LW: So where do we go from here?
Kfir: What we hope will happen is that the security monitoring systems will become more risk oriented, and more focused on reducing critical vulnerabilities. For that to happen, dynamic scoring will have to be more widely adapted. Monitoring systems will have to be able to automatically identify business processes and dynamically receive feeds of new exploits in the wild. And new algorithms need to be developed, to estimate the exploitability of the device.
Barda: Let me put it in a higher level view. First of all, the industry is starting to move from the level of using visibility and mapping more towards actually taking risk into consideration — but it’s based on static scoring. What needs to be done to make this realistic. To accomplish this we need to move towards dynamic scoring of vulnerabilities. And for this to happen different tools are needed to support these new processes.
It is too much to expect a human analyst to manually evaluate hundreds of parameters involved in dynamic scoring. It will never happen. It is too much manual work and involves too much complexity. So tools need to be used to automate these processes as much as possible — to gather the threat feeds, to correlate analysis business processes and to assess the impacts between different devices. The analyst can then focus on assessing criticality at the business level. There will always be something for the human analyst to do.
LW: This sounds very much like the same initiatives generally being pursued to secure IT networks.
Barda: It’s not just taking the same methods used for IT security into the OT environment. Accounting for the business processes requires specific understanding of how the OT algorithms and applications work. You can take the same concepts, but you need to apply the right methods, with the right algorithms for the OT side.
LW: How much traction do you think dynamic scoring will achieve, in OT settings, in 2019?

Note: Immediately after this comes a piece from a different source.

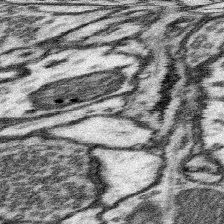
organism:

Barda: I think wide use of dynamic scoring in OT systems is inevitable. The market is evolving, and understanding customers’ needs is evolving. You can just look at the previous year, and it is quite clear that this will continue to evolve. We’ve already moved through the early phases, from gaining visibility of assets, to getting a view of the attack vectors, to corelating vulnerability identifiers, to refining the scoring metrics. The next step is dynamic scoring.